A filesystem is made on a multidisk filesystem with the following command:

----
# mkfs.xfs -r rtgroups=1,rgcount=4,rtdev=/dev/sdb /dev/sda -f
meta-data=/dev/sda               isize=512    agcount=4, agsize=1298176 blks
         =                       sectsz=512   attr=2, projid32bit=1
         =                       crc=1        finobt=1, sparse=1, rmapbt=1
         =                       reflink=1    bigtime=1 inobtcount=1 nrext64=1
         =                       metadir=1
data     =                       bsize=4096   blocks=5192704, imaxpct=25
         =                       sunit=0      swidth=0 blks
naming   =version 2              bsize=4096   ascii-ci=0, ftype=1
log      =internal log           bsize=4096   blocks=16384, version=2
         =                       sectsz=512   sunit=0 blks, lazy-count=1
realtime =/dev/sdb               extsz=4096   blocks=5192704, rtextents=5192704
         =                       rgcount=5    rgsize=1048576 extents
----

And in xfs_db, inspecting the realtime group superblock and then the regular
superblock:

----
# xfs_db -R /dev/sdb /dev/sda
xfs_db> rtsb
xfs_db> print
magicnum = 0x46726f67
crc = 0x759a62d4 (correct)
pad = 0
fname = "\000\000\000\000\000\000\000\000\000\000\000\000"
uuid = 7e55b909-8728-4d69-a1fa-891427314eea
meta_uuid = 7e55b909-8728-4d69-a1fa-891427314eea
----

include::rtrmapbt.asciidoc[]

include::rtrefcountbt.asciidoc[]

[[Zoned]]
== Zoned Real-time Devices

If the +XFS_SB_FEAT_INCOMPAT_ZONED+ feature is enabled, the real time device
uses an entirely different space allocator.  This features does not use the
xref:Real-Time_Bitmap_Inode[Free Space Bitmap Inode] and
xref:Real-Time_Summary_Inode[Free Space Summary Inode].
Instead, writes to the storage hardware must always occur sequentially
from the start to the end of a rtgroup.  To support this requirement,
file data are always written out of place using the so called copy on write
or COW write path (which actually just redirects on write and never copies).

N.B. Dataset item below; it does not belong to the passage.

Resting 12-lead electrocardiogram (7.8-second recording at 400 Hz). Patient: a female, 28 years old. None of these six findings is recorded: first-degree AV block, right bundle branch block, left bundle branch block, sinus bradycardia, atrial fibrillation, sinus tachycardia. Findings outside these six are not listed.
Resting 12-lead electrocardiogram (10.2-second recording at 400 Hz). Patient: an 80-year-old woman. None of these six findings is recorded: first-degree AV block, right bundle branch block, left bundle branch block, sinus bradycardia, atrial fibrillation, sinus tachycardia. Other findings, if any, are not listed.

When an rtgroup runs out of space to write, free space is reclaimed by
copying and remapping still valid data from the full rtgroups into
another rtgroup.  Once the rtgroup is empty, it is written to from the
beginning again.  For this, the
xref:Real_time_Reverse_Mapping_Btree[Reverse-Mapping B+tree] is required.

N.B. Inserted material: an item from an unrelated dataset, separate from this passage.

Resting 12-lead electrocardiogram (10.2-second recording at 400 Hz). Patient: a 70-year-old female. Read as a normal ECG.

For storage hardware that supports hardware zones, each rtgroup is mapped
to exactly one zone.  When a file system is created on a a zoned storage
device that does support conventional (aka random writable) zones at the
beginning of the LBA space, those zones are used for the xfs data device
(which in this case is primarily used for metadata), and the zoned requiring
sequential writes are presented as the real-time device.  When an external
real-time device is used, rtgroups might also map to conventional zones.

Filesystems with a zoned real-time device by default use the real-time device
for all data, and the data device only for metadata, which makes the
terminology a bit confusing.  But this is merely the default setting.  Like
any other filesystem with a realtime volume, the +XFS_DIFLAG_REALTIME+ flag
can be cleared on an empty regular file to target the data device; and the
+XFS_DIFLAG_RTINHERIT+ flag can be cleared on a directory so that new
children will target the data device.